There’s a movement afoot to incorporate dance into treatments for neurocognitive diseases. Mark Morris offers a program called Dance for Parkinson’s Disease. Tango for Parkinson’s is gaining traction. I share an affinity for Cunningham technique with Ginny. (After taking my first Cunningham classes at the American Dance Festival I transferred colleges – moving to California to study with former Cunningham dancer Jeff Slayton). Might Cunningham technique bolster cognition?

In her Returning Dancer class Ginny uses Pilates to warm up the joints. “If we just started with the Cunningham exercises the joints would not be ready.” It takes longer for older joints, she notes. “Cunningham is actually very good for the aging body because it is very conscious. You have to know where your body is in time and space and relationship, so you’re less likely to fling yourself into injury. It’s also very good for the brain. I always make my students face in different ways than they would normally face, or go different directions. And that was Merce. That was part of your training with Merce, to be able to go anywhere anytime.”

I asked Ginny about the timing of 50 Years. Is it in any way connected to the Merce Cunningham centennial? Cunningham, who died in 2009, would have turned 100 this year, a milestone being celebrated by events, discussions and presentations.

“I’m turning 70 in September, that was that impetus.

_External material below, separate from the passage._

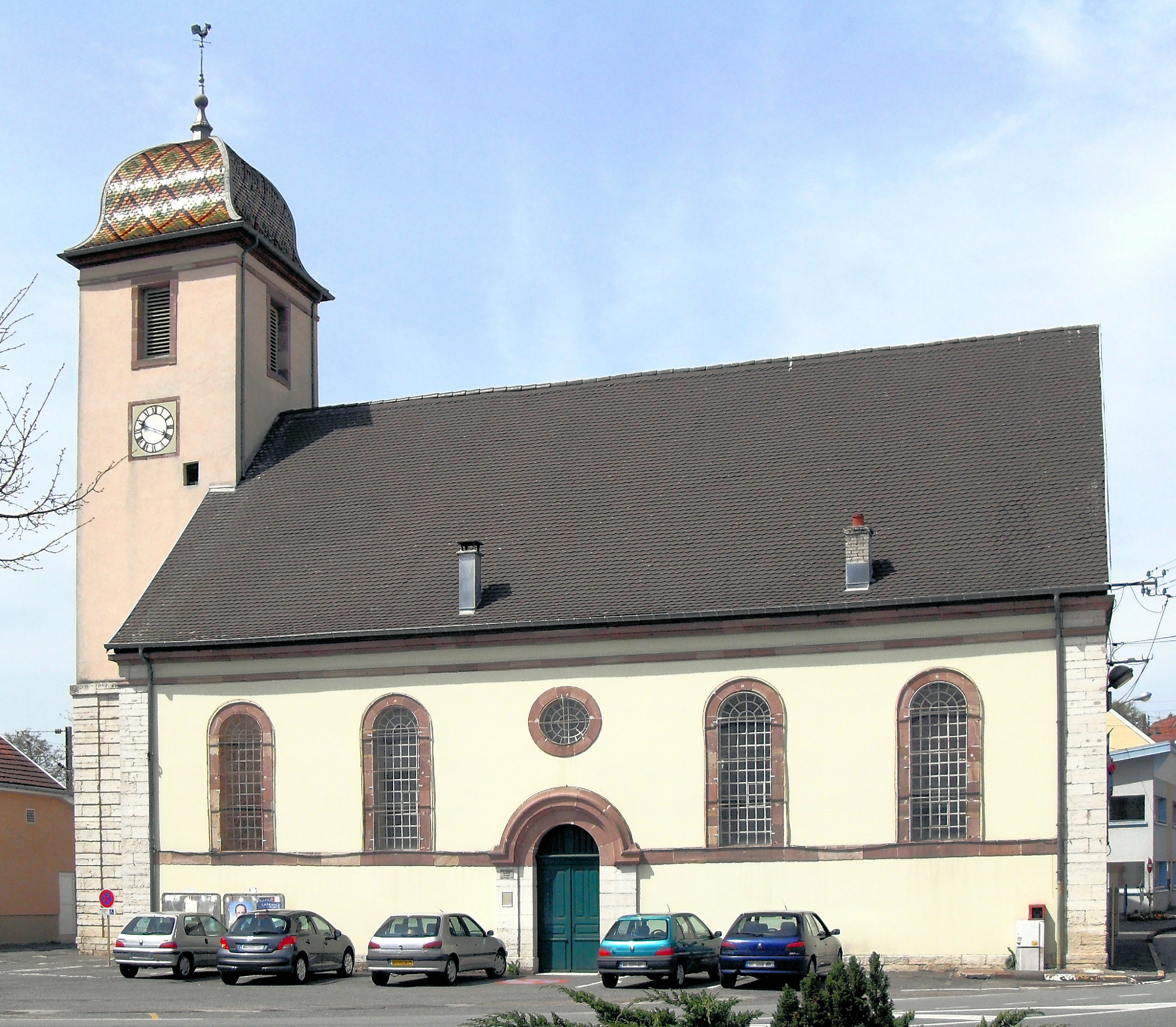 Le temple protestant à Bethoncourt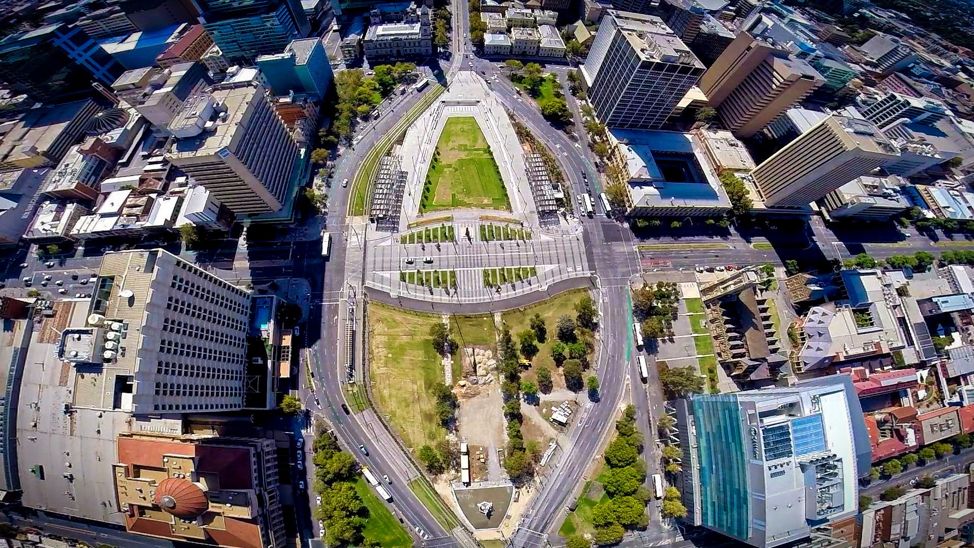 Transformers - Victoria Square Adelaide SA

I thought it would be kind of cool to revisit this long span.” She worked with teenagers for 36 years; with mother-daughter pairs; for a while she taught people ages 5 to 65. “I was protesting against what I call ‘the ghettoizing of the ages.’ Kids in school doing their thing. Old people at the senior center doing their thing. Adults at home doing their thing. Why can’t we get together? I imagine that’s how villages and communities were. Everyone came together for a celebration.

Merce Cunningham once famously said dancing gives you, “nothing but that single fleeting moment when you feel alive.” Ginny mused on this remark. “I think what he meant is that you get to be completely focused, which we don’t get to be very often. I mean I actually do in my Zen training. But I’m not sharing, that’s my own personal practice. Performing is taking that practice and sharing it.”


This article appeared in the May 2019 issue of In Dance.


Rowena Richie is a dance theater artist and movement educator. She teaches life-long learners at City College of San Francisco, and is currently an Atlantic Fellow for Equity in Brain Health at UCSF.